Attributes related to clusters running on Microsoft Azure.

cluster_log_conf

The configuration for delivering spark logs to a long-term storage destination.

cluster_name

Cluster name requested by the user.

cluster_source

Determines whether the cluster was created by a user through the UI, created by the Databricks Jobs Scheduler, or through an API request.

custom_tags

Additional tags for cluster resources.

data_security_mode

Data security mode decides what data governance model to use when accessing data from a cluster.

docker_image

This field has no description yet.

driver_instance_pool_id

The optional ID of the instance pool for the driver of the cluster belongs.

driver_node_type_id

The node type of the Spark driver.

enable_elastic_disk

Autoscaling Local Storage: when enabled, this cluster will dynamically acquire additional disk space when its Spark workers are running low on disk space.

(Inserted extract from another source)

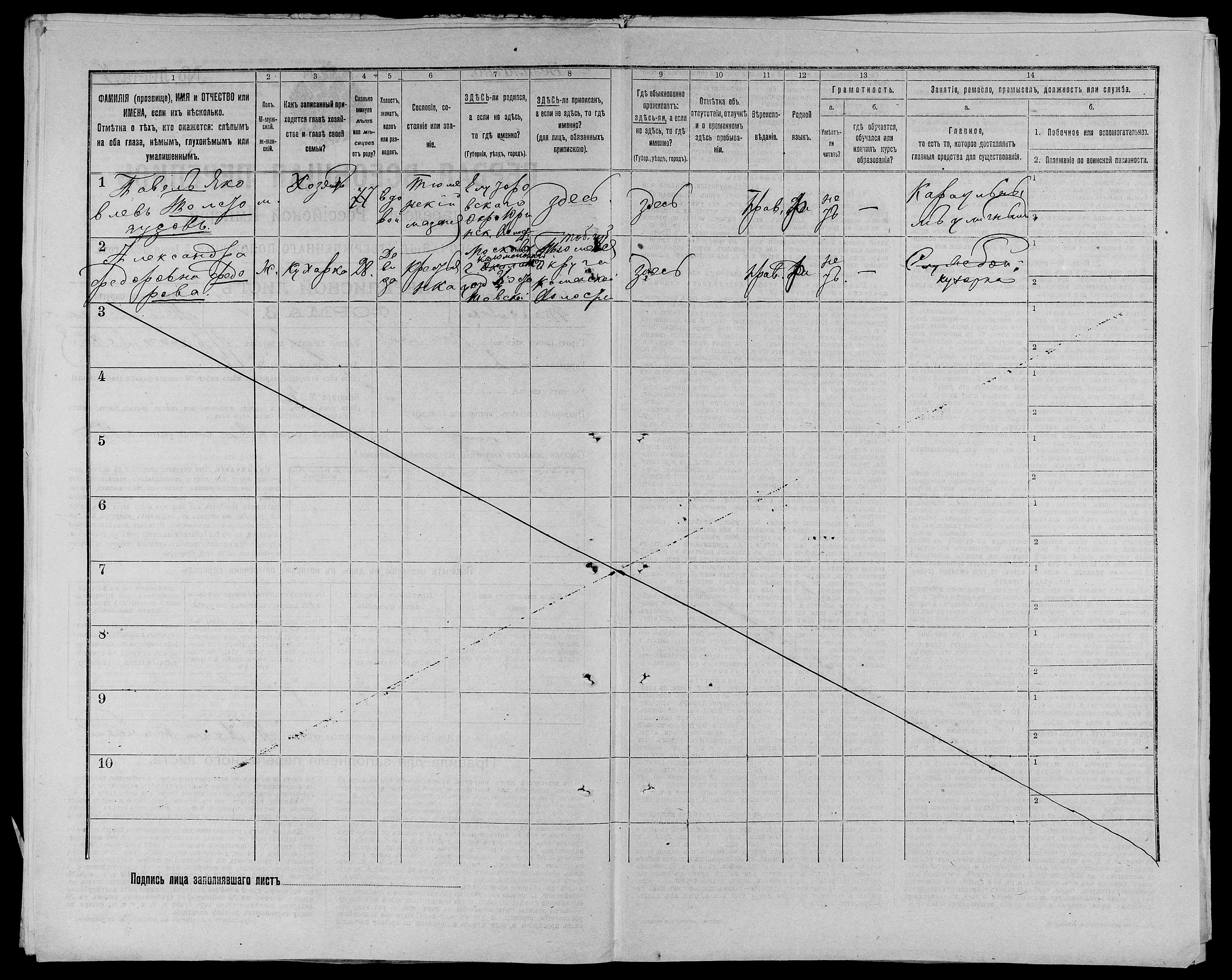 Перепись 1897, Тобольская губерния, г. Тюмень, П.Я. Толстогузов

enable_local_disk_encryption

Whether to enable LUKS on cluster VMs' local disks.

gcp_attributes

Attributes related to clusters running on Google Cloud Platform.

init_scripts

The configuration for storing init scripts.

instance_pool_id

The optional ID of the instance pool to which the cluster belongs.

node_type_id

This field encodes, through a single value, the resources available to each of the Spark nodes in this cluster.

num_workers

Number of worker nodes that this cluster should have.

policy_id

The ID of the cluster policy used to create the cluster if applicable.

runtime_engine

Decides which runtime engine to be use, e.g.

single_user_name

Single user name if data_security_mode is SINGLE_USER.

spark_conf

An object containing a set of optional, user-specified Spark configuration key-value pairs.

spark_env_vars

An object containing a set of optional, user-specified environment variable key-value pairs.

ssh_public_keys

SSH public key contents that will be added to each Spark node in this cluster.

workload_type

This field has no description yet.

timeout

Time to wait for the operation to complete in minutes.

callback

Function to report the status of the operation. By default, it reports to console.

Details

Creates a new Spark cluster. This method will acquire new instances from the cloud provider if necessary. Note: Databricks may not be able to acquire some of the requested nodes, due to cloud provider limitations (account limits, spot price, etc.) or transient network issues.

If Databricks acquires at least 85% of the requested on-demand nodes, cluster creation will succeed. Otherwise the cluster will terminate with an informative error message.